Daniel Harding has been Music Director of the SRSO since 2007, and since 2019 also its Artistic Director. His tenure will last throughout the 2024/2025 season. Two of the orchestra’s former chief conductors, Herbert Blomstedt and Esa-Pekka Salonen, have since been named Conductors Laureate, and continue to perform regularly with the orchestra.

The Swedish Radio Symphony Orchestra performs at Berwaldhallen, concert hall of the Swedish Radio, and is a cornerstone of Swedish public service broadcasting. Its concerts are heard weekly on the Swedish classical radio P2 and regularly on national public television SVT. Several concerts are also streamed on-demand on Berwaldhallen Play and broadcast globally through the EBU.

Daniel Harding is Music and Artistic Director of the Swedish Radio Symphony Orchestra, with whom in 2022 he celebrated his 15-year anniversary. In the 2014/2015 season, he devised and curated the celebrated Interplay Festival, featuring concerts and related inspirational talks with renowned artists and academics. As Artistic Director, he continues this type of influential programming. Harding is also Conductor Laureate of the Mahler Chamber Orchestra, with whom he has worked for over 20 years, and Music Director of Youth Music Culture, The Greater Bay Area in China. The 2024/2025 season will be his first as Music Director at the Academia Nazionale di Santa Cecilia in Rome.

Harding is a regular visitor to the world’s foremost orchestras, including the Wiener Philharmoniker, Berliner Philharmoniker, Royal Concertgebouw Orchestra, Symphonieorchester des Bayerischen Rundfunks, Staatskapelle Dresden and the Orchestra Filarmonica della Scala. In the US, he has appeared with the Boston Symphony Orchestra, The Cleveland Orchestra, Chicago Symphony Orchestra, Los Angeles Philharmonic, New York Philharmonic, and the San Francisco Symphony. A renowned opera conductor, he has led acclaimed productions at the Teatro alla Scala Milan, Wiener Staatsoper, Royal Opera House at Covent Garden, and at the Aix-en-Provence and Salzburg Festivals. He was Music Director of the Orchestre de Paris, the Anima Mundi festival of Pisa, and Principal Guest Conductor of the London Symphony Orchestra.
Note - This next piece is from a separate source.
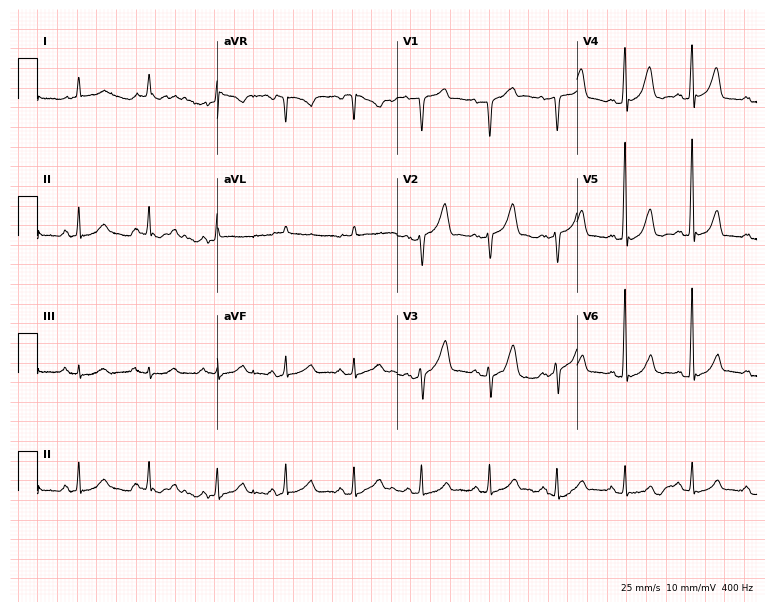
12-lead ECG from a male, 60 years old. Recorded interpretation: within normal limits.

Daniel Harding tours regularly with the Swedish Radio Symphony Orchestra, performing at prestigious venues all over Europe and the world, and has recorded several acclaimed and award-winning albums with the orchestra. His tenure as Music and Artistic Director will last throughout the 2024/2025 season. “It is increasingly rare that the relationship between a conductor and an orchestra not only lasts for more than a decade, but keeps growing,” he says about working with the orchestra.
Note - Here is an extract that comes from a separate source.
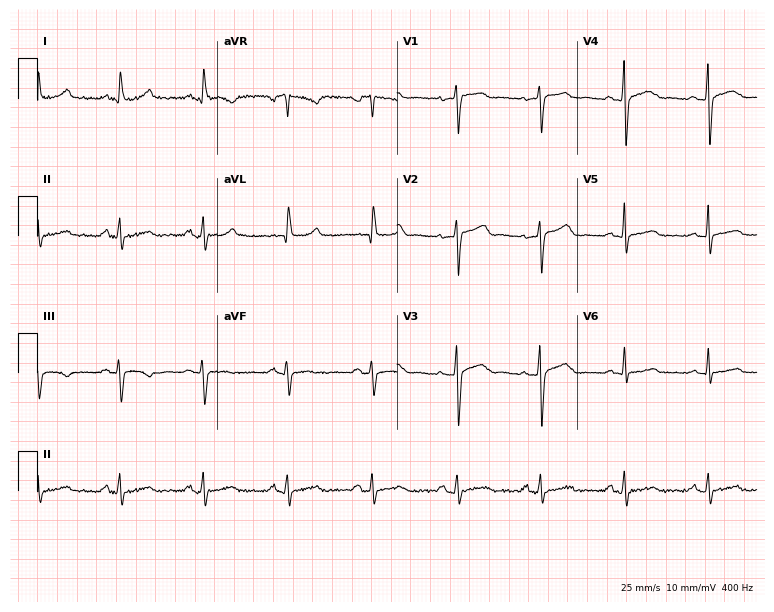
ECG (7.3-second recording at 400 Hz) — a 58-year-old female patient. Labelled as a normal ECG.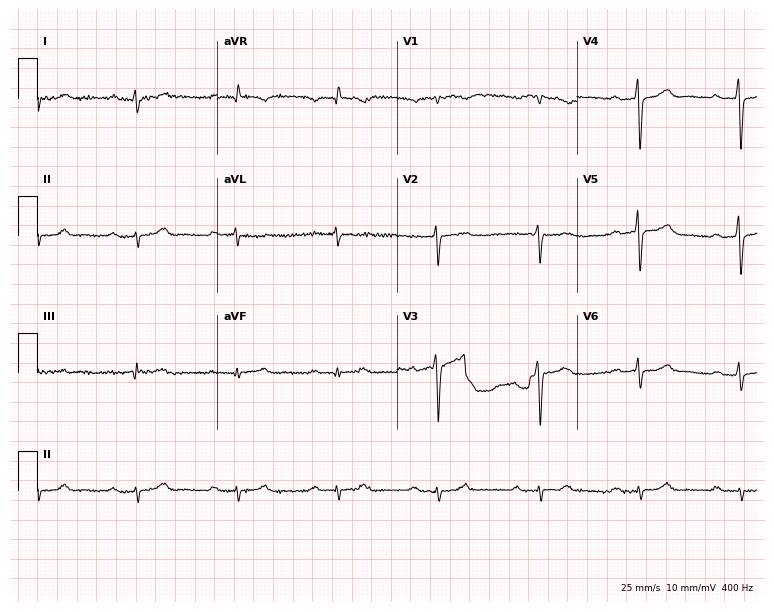
Electrocardiogram, a man, 66 years old. Of the six screened findings (first-degree AV block, right bundle branch block (RBBB), left bundle branch block (LBBB), sinus bradycardia, atrial fibrillation (AF), sinus tachycardia), none is recorded. Only these six findings were labelled.

In 2002, Harding was awarded the title Chevalier de l’Ordre des Arts et des Lettres by the French Government, and in 2017 nominated to the position Officier des Arts et des Lettres. In 2012, he was elected a member of the Royal Swedish Academy of Music. In 2021, he was appointed Commander of the Most Excellent Order of the British Empire. Daniel Harding grew up in Oxford, England, and played trumpet before taking up conducting in his late teens. He is also, since 2016, a qualified airline pilot.